## Brief
Repeat the records exactly. Leave out the pictures.

(Stored items from a collection)

►

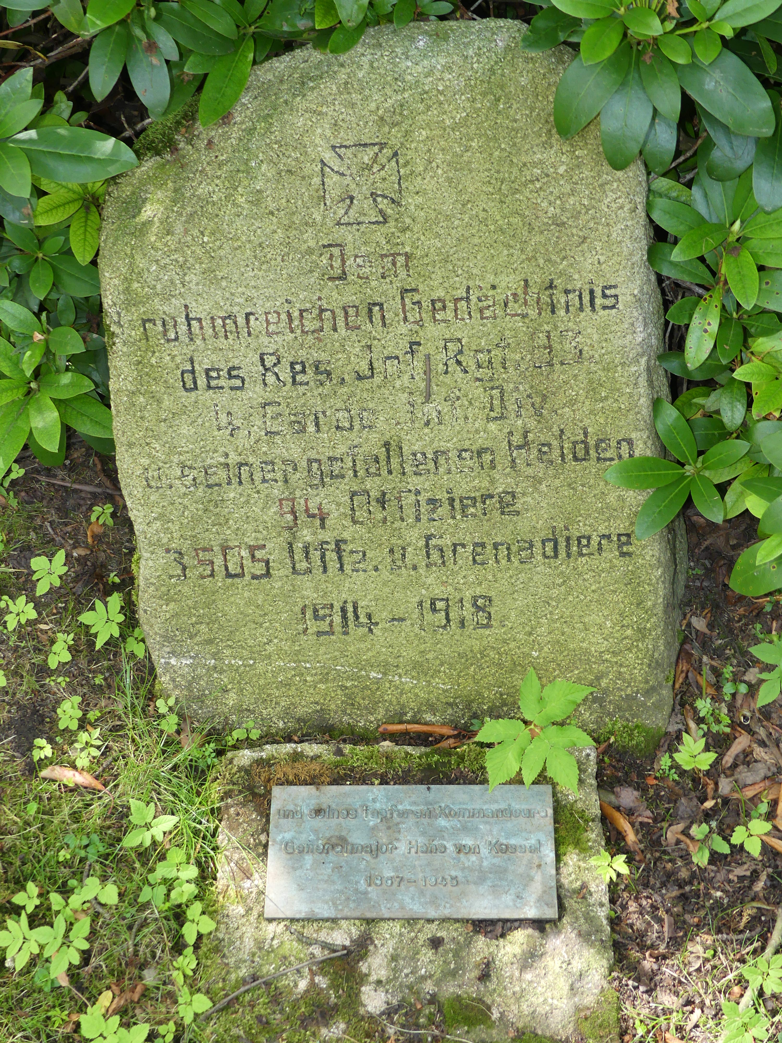 Gedenkstein für die Gefallenen des Reserve-Infanterie-Regiments Nr. 93 der 4. Garde-Division auf dem Alten Friedhof in Goslar
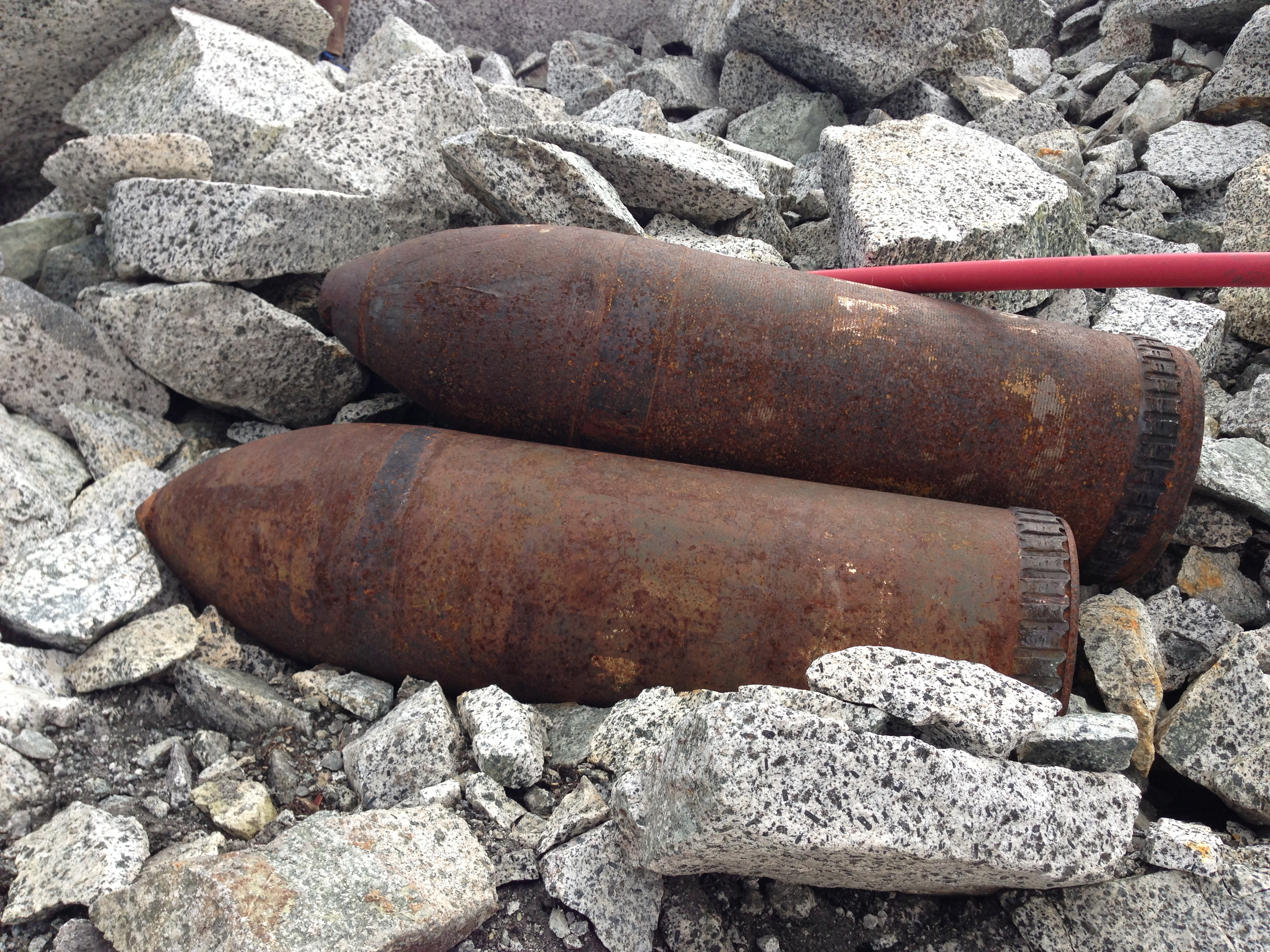 Due bombe italiane emergono dal Ghiacciaio
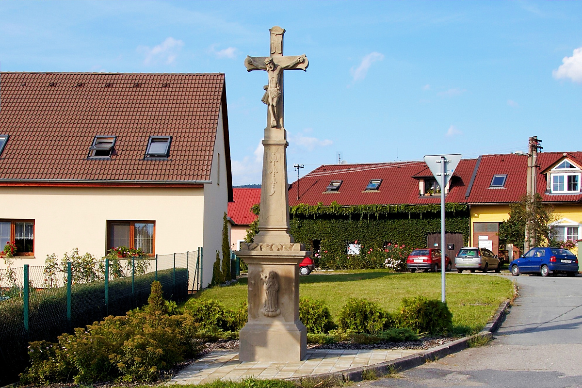 Kamenný kříž, Horní Lapač.
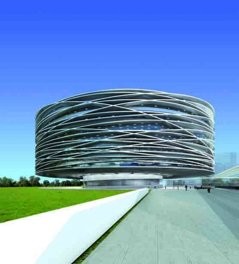 Futuro edificio del Judgado de lo Penal de madrid
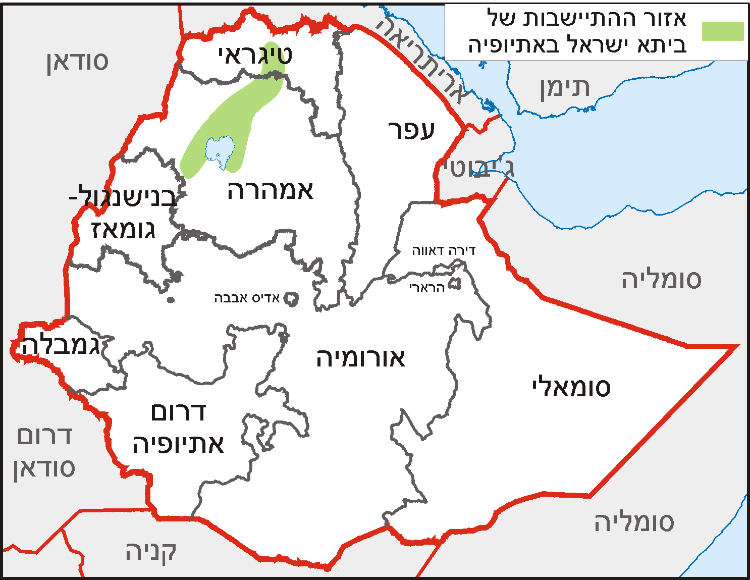 Ethiopia map - falasha
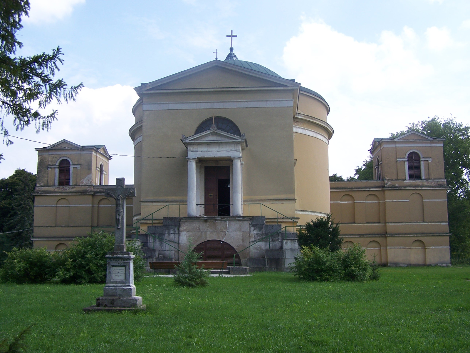 R. k. templom (Ganna, Fő utca) This is a photo of a monument in Hungary. Identifier: 9873

◄

## Exercise answer
 Gedenkstein für die Gefallenen des Reserve-Infanterie-Regiments Nr. 93 der 4. Garde-Division auf dem Alten Friedhof in Goslar
 Due bombe italiane emergono dal Ghiacciaio
 Kamenný kříž, Horní Lapač.
 Futuro edificio del Judgado de lo Penal de madrid
 Ethiopia map - falasha
 R. k. templom (Ganna, Fő utca) This is a photo of a monument in Hungary. Identifier: 9873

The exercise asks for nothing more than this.